Research Paper Volume 16, Issue 1 pp 106—128
Jian-Pi-Yi-Shen formula alleviates renal fibrosis by restoring NAD+ biosynthesis in vivo and in vitro
- 1 Department of Nephrology, Shenzhen Traditional Chinese Medicine Hospital, Guangzhou University of Chinese Medicine, Shenzhen, Guangdong 518033, China
- 2 The Fourth Clinical Medical College, Guangzhou University of Chinese Medicine, Shenzhen, Guangdong 518033, China
- 3 Shenzhen Traditional Chinese Medicine Hospital Affiliated to Nanjing University of Chinese Medicine, Shenzhen, Guangdong 518033, China
Received: May 30, 2023 Accepted: November 15, 2023 Published: December 28, 2023
https://doi.org/10.18632/aging.205352How to Cite
Copyright: © 2024 Gao et al. This is an open access article distributed under the terms of the Creative Commons Attribution License (CC BY 4.0), which permits unrestricted use, distribution, and reproduction in any medium, provided the original author and source are credited.
Abstract
Background: Patients with chronic kidney disease (CKD) lack efficacious treatment. Jian-Pi-Yi-Shen formula (JPYSF) has demonstrated significant clinical efficacy in treating CKD for decades. However, its renoprotective mechanism has not been fully elucidated. This study aimed to determine whether JPYSF could delay renal fibrosis progression in CKD by restoring nicotinamide adenine dinucleotide (NAD+) biosynthesis.

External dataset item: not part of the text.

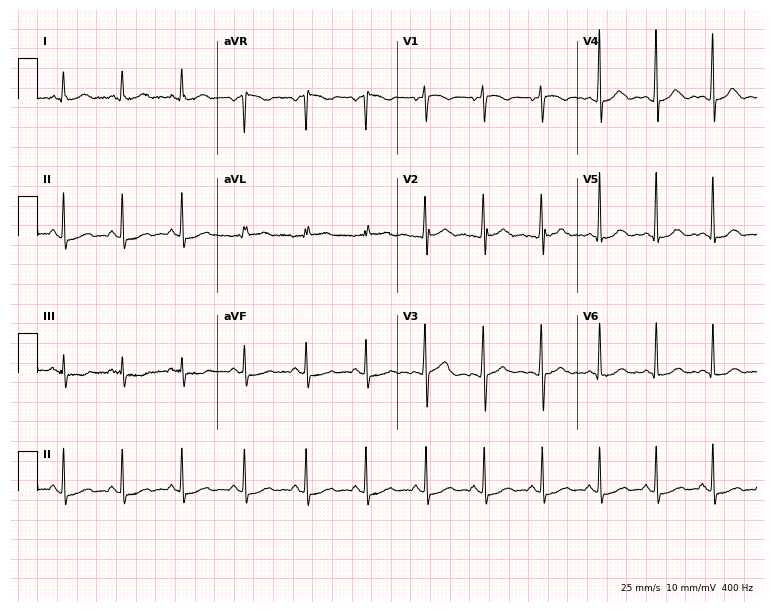
Electrocardiogram, a 48-year-old female patient. Of the six screened findings (first-degree AV block, right bundle branch block (RBBB), left bundle branch block (LBBB), sinus bradycardia, atrial fibrillation (AF), sinus tachycardia), none is recorded. Findings outside these six are not listed.

Methods: Adenine-diet feeding was used to model CKD in C57BL/6 mice. JPYSF was orally administered for 4 weeks. Human proximal tubular epithelial cells (HK-2) cells were stimulated with transforming growth factor-β1 (TGF-β1) with or without JPYSF treatment. Renal function of mice was assessed by serum creatinine and blood urea nitrogen levels. Renal histopathological changes were assessed using Periodic acid-Schiff and Masson’s trichrome staining. Cell viability was assessed using a cell counting kit-8 assay. NAD+ concentrations were detected by a NAD+/NADH assay kit. Western blotting, immunohistochemistry, and immunofluorescence were employed to examine fibrosis-related proteins and key NAD+ biosynthesis enzymes expression in the CKD kidney and TGF-β1-induced HK-2 cells.
Results: JPYSF treatment could not only improve renal function and pathological injury but also inhibit renal fibrosis in CKD mice. Additionally, JPYSF reversed fibrotic response in TGF-β1-induced HK-2 cells. Moreover, JPYSF rescued the decreased NAD+ content in CKD mice and TGF-β1-induced HK-2 cells through restoring expression of key enzymes in NAD+ biosynthesis, including quinolinate phosphoribosyltransferase, nicotinamide mononucleotide adenylyltransferase 1, and nicotinamide riboside kinase 1.
Conclusions: JPYSF alleviated renal fibrosis in CKD mice and reversed fibrotic response in TGF-β1-induced HK-2 cells, which may be related to the restoration of NAD+ biosynthesis.
Abbreviations
α-SMA: α-smooth muscle actin; AKI: Acute kidney injury; ATP: Adenosine triphosphate; BUN: Blood urea nitrogen; CKD: Chronic kidney disease; Col-IV: Type IV collagen; FAO: Fatty acid oxidation; FN: Fibronectin; GAPDH: Glyceraldehyde-3-phosphate dehydrogenase; HK-2: The human renal proximal tubular epithelial cell; JPYSF: Jian-Pi-Yi-Shen Formula; NA: Nicotinic acid; NAD+: Nicotinamide adenine dinucleotide; NAM: Nicotinamide; NAMPT: Nicotinamide phosphoribosyl transferase; NAPRT1: Nicotinic acid phosphoribosyl transferase 1; NMN: Nicotinamide mononucleotide; NMNAT1: Nicotinamide mononucleotide adenylyltransferase 1; NR: Nicotinamide riboside; NRK1: Nicotinamide riboside kinase 1; QPRT: Quinolinate phosphoribosyl transferase; ROS: Reactive oxygen species; Scr: Serum creatinine; TGF-β1: Transforming growth factor-beta 1.